Thanks for that DT_s. I will keep all of that in mind as we try to extend our tendrils to the north!

RekrahCreative1 karma

How about Alberta? ;)

nycdazach1 karma

Well, I've heard there's a Rural Alberta Advantage!

RekrahCreative1 karma

I've never heard of that before... I shall have to google as I'm not all that rural Thanks!

nycdazach1 karma

BrooklynBound222 karma

What exactly is Ruby/Ruby on Rails? I've heard this term a lot and I'm still unsure of what it brings to the coding/designing community. Can you shine some light?

nycdazach5 karma

Hi BrooklynBound,

Ruby is a programming language. If you've ever heard of C, C++, Python, Java, etc - these are all also programming languages. So they're all a cohesive set of rules and methods that allow you to give instructions to a machine. Ruby is a bit different from other languages though - it was invented by Yukihiro Matsumoto (aka "Matz") in the mid-1990s. His goal was to make developers more productive and in the end, more happy.

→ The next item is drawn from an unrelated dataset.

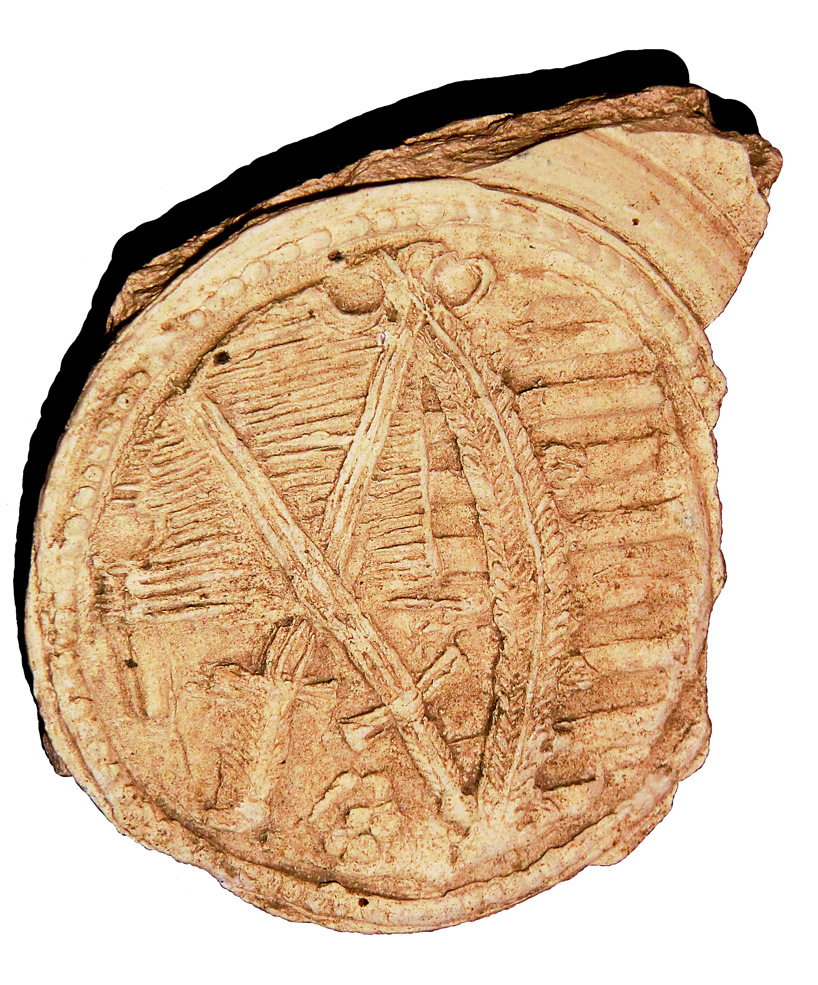 Krugfragment mit kleinem Wappen aus Gschaid

Rails is as web application development library/framework implemented in Ruby developer primarily by DHH (David Heinemeier Hansson), meaning that it's really just a bunch of Ruby code wrapped up into a neat little package for web developers to use. What it brings to the web development community is a set of standards, a convention, to use when developing web applications. Rails espouses "convention over configuration", meaning that it assumes you'll do things a certain way in order to make the development process easier for everyone. This doesn't necessarily mean that Rails is the fastest or most efficient web framework. However, it does mean that it can be incredibly easy to get up and running with a basic, Twitter-like web application for instance, really quickly. A seasoned Rails dev could build a basic version of Twitter in a few minutes. With raw PHP "back in the day", this would have taken much longer. So basically, Rails as a framework is a way to increase developer productivity, built on and using a language that was built for developer happiness.

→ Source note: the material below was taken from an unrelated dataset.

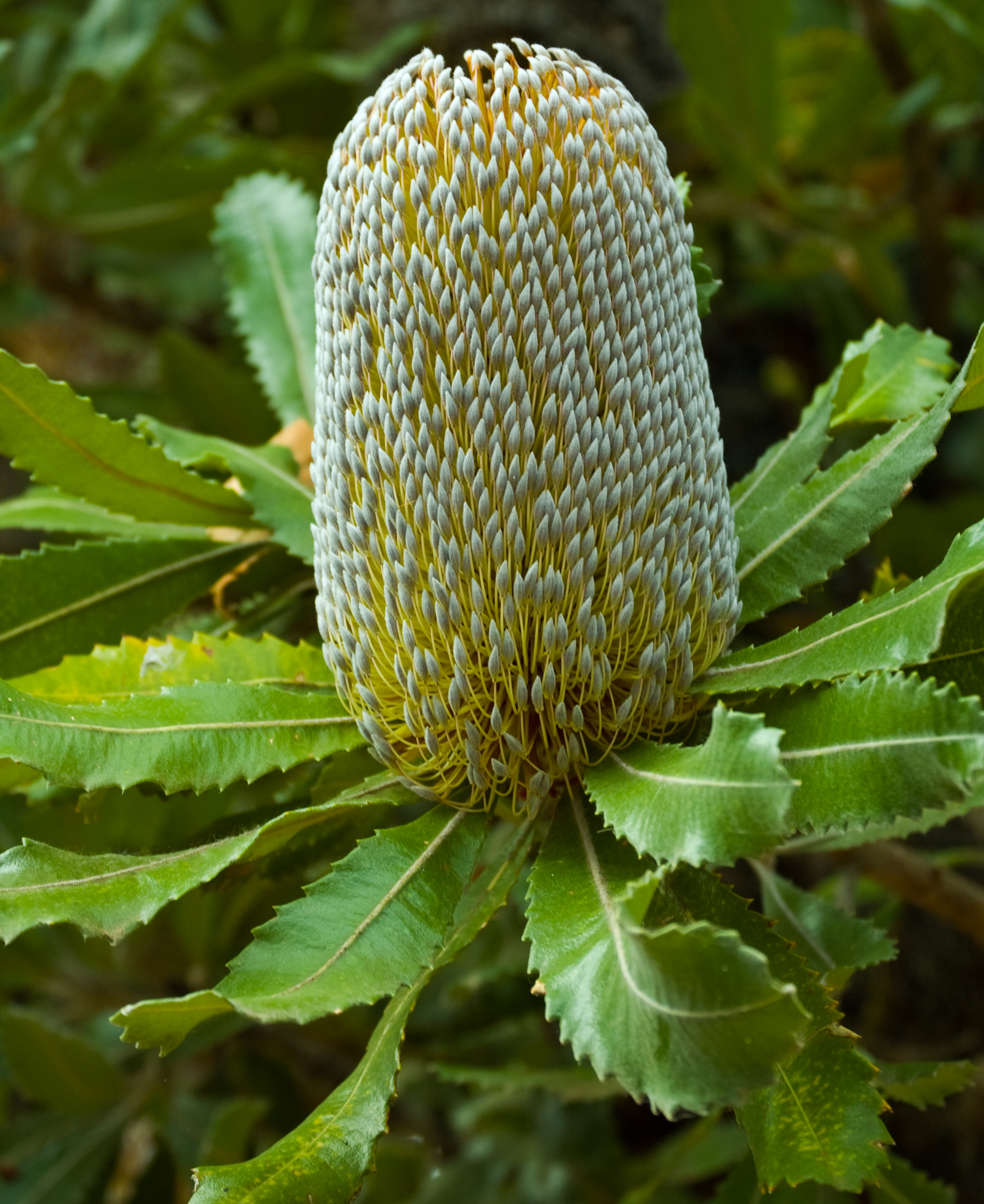 Banksia Serrata, Proteaceae, Australian Flora

In summary, what Ruby and Rails bring to the coding/design community is an easy way to get up and running fast with web applications. However, the only pitfall is that some beginners never learn to understand the underlying technology that powers Rails, which is similar across frameworks and stacks. This is why we teach Sinatra first in our classes. Sinatra is a much simpler framework where you can have a web app up and running in literally 4 lines of code. We start from there and teach the basics of web apps including sessions, authentication, http methods, etc and this way our students understand that Rails isn't just magic!

Sorry for the long-windedness, but I hope that answers your question =).

BrooklynBound222 karma

Yes it does. Thanks for the in-depth response!!!

nycdazach2 karma

Woo! No problem.

GilbertCode2 karma

What would you suggest to someone who is currently in his thirth year of application programming and is lacking motivation to actually produce code in his free-time?

nycdazach2 karma

Hi GilbertCode. I've certainly been there in a few gigs where I've lost the motivation to work on side projects and it can be pretty depressing. Unfortunately there's not really an easy answer - the best one I can give you is that you probably need to take some time off. Spend a few days on a beach or sitting in the park somewhere and let your mind wander a bit. I find that whenever I go on vacation for a week or two, I'll come up with some crazy project idea for another and have an MVP up by the time I get back or a week or two later! Then I have a fun thing to work on in my spare time. You can see some examples of my side projects at


some of these are super silly and one of them is a little bit NSFW, just a warning Redditors.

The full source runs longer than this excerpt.